SLAITS is an integrated and coordinated survey system that has been conducted since 1997, in accordance with the 1995 initiative to increase the integration of surveys within DHHS. It is designed to collect needed health and well-being data at the national, state, and local levels. Using the large sampling frame of the ongoing National Immunization Survey (NIS) and Computer Assisted Telephone Interviewing (CATI), and when necessary independent samples, mail, and Internet modes to support data collection activities, SLAITS has quickly collected and produced household and person-level data to monitor health-related areas. Questionnaire content is drawn from existing surveys within DHHS and other Federal agencies, or developed specifically to meet project sponsor needs.Start Printed Page 14021
Examples of topical areas include infant, child, adolescent, parent, and family health, well-being, and knowledge, attitude, and behaviors; children with special health care needs (CSHCN); functioning; life course and social determinants of health; developmental delays and disabilities; acute and chronic conditions; immunizations; access to and use of health care; program participation; adoption; and changes in health insurance coverage and experiences.

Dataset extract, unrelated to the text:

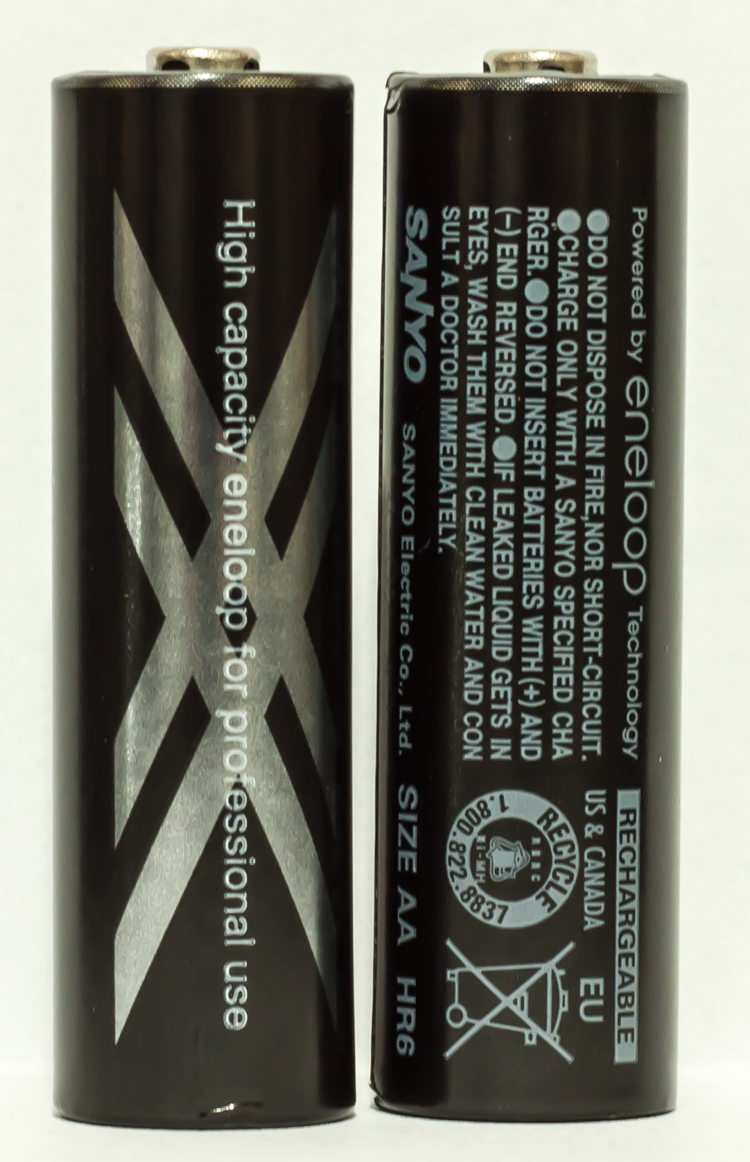 Sanyo Eneloop XX

Users of SLAITS data include, but are not limited to, Congressional offices, Federal agencies, state and local governments, schools of public health, colleges and universities, private industry, nonprofit foundations, professional associations, clinicians, researchers, administrators, advocates, and health planners, to evaluate content and/or programs. SLAITS data continue to be heavily used by Federal and state Maternal and Child Health Bureau Directors to evaluate programs and service needs. Several SLAITS modules provided data for multiple Congressionally-mandated reports on healthcare disparities and quality; at least one report to Congress on health insurance coverage among children; and reports of the National Academy of Sciences. Within DHHS, the Office of the Assistant Secretary for Planning and Evaluation and the Administration for Children and Families used SLAITS to collect data for the first nationally representative survey of adoptive families across adoption types for children with and without special health care needs, and to assess their post-adoption service use and unmet needs.

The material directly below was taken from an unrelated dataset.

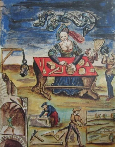 Hier wird schöpferisch gestaltet mit Hilfe von Werkzeugen, Mess- und Schreibgeräten (aquarellierter Holzschnitt)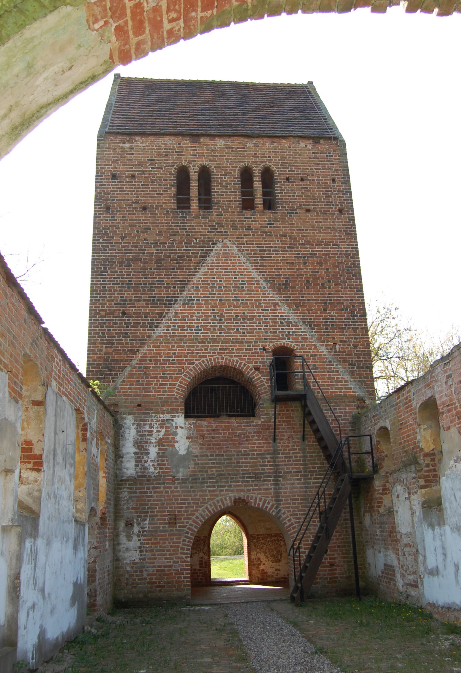 Blick aus dem Kirchenschiff der Kirchenruine Käcklitz

There is no cost to respondents other than their time to participate. The total estimated annualized burden hours are 194,675.
|Respondents||Number of respondents||Number of responses per respondent||Average burden per response (in hours)|
|Pilot work, pre-testing, and planning activities||12,300||1||35/60|
Dated: March 9, 2011.
Carol E. Walker,
Acting Reports Clearance Officer, Centers for Disease Control and Prevention.